Зинаида Николаевна с тревогой наблюдала за лицом мужа. К ее удивлению, оно понемногу расцветало детской улыбкой. Когда же телефонное сообщение завершилось, она увидела перед собой, как ей показалось, счастливого человека. Ей стало еще тревожней.
Борис Леонидович был вне себя от восторга:
– Это замечательно!..
– Неужели тебе на самом деле присудили Нобелевскую премию?
– Разве я бы так стал радоваться? Если всерьез, то ведь каждый, кто очень-очень пожелает, может эту премию получить. А мне же сейчас представляется уникальная возможность испытать какой-то необыкновенный восторг…«импрессион». Никто из поэтов этого не удостаивался: ни Рильке, ни Пушкин, ни Гете, ни Шекспир… А мне выпало! Звонил приятель, он, по секрету, проведет меня в одно место… и я это увижу своими глазами!
Зинаида Николаевна уже начала испытывать нетерпение:
– Боря!
– Ты же знаешь: уже издана и упакована на складах книга моих избранных стихотворений. Через час ее будут уничтожать, разрезать на макулатуру. Это замечательно!
Он сел за письменный стол и, потирая лоб, представил, как стоит с приятелем в тени, в нескольких шагах от сверкающей ножами машины. Пожилая серолицая женщина подбрасывает в механическую «пасть» пакетики его книг, и беспощадные лезвия расправляются с ними, как мукомольные валы, растирают в пыль живые зерна.
– Я не люблю стихов, которые писал в юности, да и вообще всего, что писал раньше. Сейчас я от них свободен. И сейчас передо мной белый чистый лист бумаги – знак, что я должен начать писать подлинное, настоящее, то, ради чего я родился, жил на этой несчастной земле, видел, молчал.
Глава 6Новое чувство
«В ту осень, – пишет в воспоминаниях Ольга Ивинская, – редакция «Нового мира» переехала за угол площади Пушкина. Когда-то в нашей новой резиденции, в теперешнем нашем вестибюле, танцевал на балах молодой Пушкин.
Для редактора был отведен отдельный кабинет. Мы, рядовые, отдельных комнат не имели и ютились по углам огромного вестибюля».
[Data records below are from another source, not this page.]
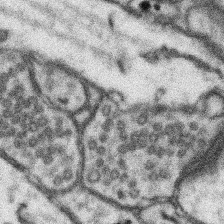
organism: Mouse
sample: Somatosensory cortex neuropil
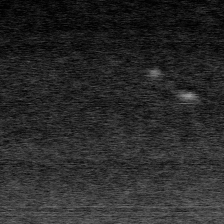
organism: Human
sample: HeLa cells
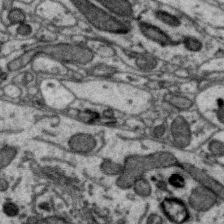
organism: Zebra finch
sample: Brain
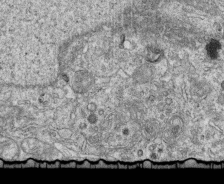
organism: Human
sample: HeLa cell HIV synapse

Вот в этом вестибюле, из окна которого виднелась пристройка церквушки Рождества Богородицы в Путинках – казалось, она вылезает на тротуар милыми неуклюжими «лапами», – появился Борис Леонидович в тот обеденный час и, не изменяя своему обычаю, поцеловал женскую ручку.
И это была правая рука секретаря редакции, а левая, между тем, протянула поэту большой конверт, какими пользуются в редакциях.
Секретарь оглянулась, чтобы убедиться, что рядом никого нет, и тихо произнесла:
– Это вам, ваше… Мы не сможем этого напечатать. Поползли слухи, что Шведская академия выдвинула вас на соискание Нобелевской премии, и начальство испугалось, сказало – нет. Вы огорчены?
Пастернак кивнул:
– Да, я огорчен, что Шведская академия выдвинула меня на соискание Нобелевской премии. Ничего, кроме неприятностей, это мне не сулит.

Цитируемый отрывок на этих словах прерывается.